WHAT THIS TASK INVOLVES =
Pictures stay out of the output. Return exactly the lines below from the one with "organism: Toxoplasma gondii" down to the one with "sample: Bacterial spore", both included, and nothing more.

GIVEN RECORDS =
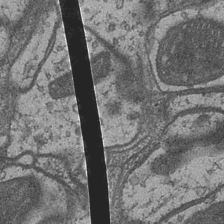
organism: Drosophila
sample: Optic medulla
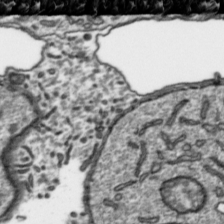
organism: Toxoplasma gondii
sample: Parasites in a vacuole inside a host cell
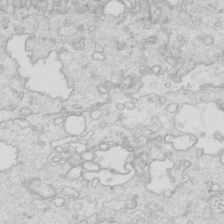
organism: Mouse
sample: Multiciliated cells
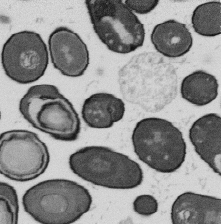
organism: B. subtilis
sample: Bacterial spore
...
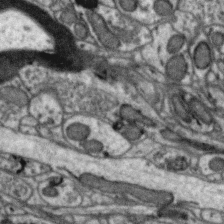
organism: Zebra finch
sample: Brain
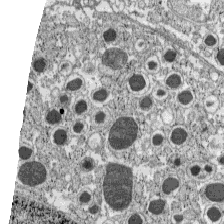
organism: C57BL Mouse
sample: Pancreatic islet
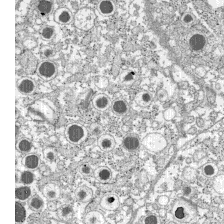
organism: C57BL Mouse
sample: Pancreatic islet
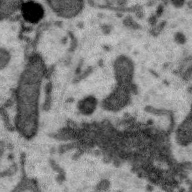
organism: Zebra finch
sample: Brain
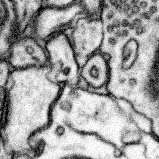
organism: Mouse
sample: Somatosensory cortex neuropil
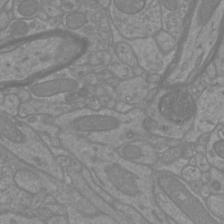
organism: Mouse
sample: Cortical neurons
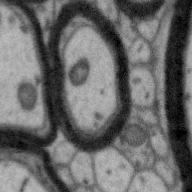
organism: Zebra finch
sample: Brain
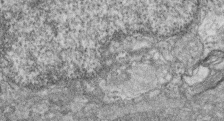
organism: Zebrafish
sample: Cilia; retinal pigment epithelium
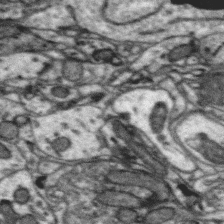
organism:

TASK RESULT =
organism: Toxoplasma gondii
sample: Parasites in a vacuole inside a host cell
organism: Mouse
sample: Multiciliated cells
organism: B. subtilis
sample: Bacterial spore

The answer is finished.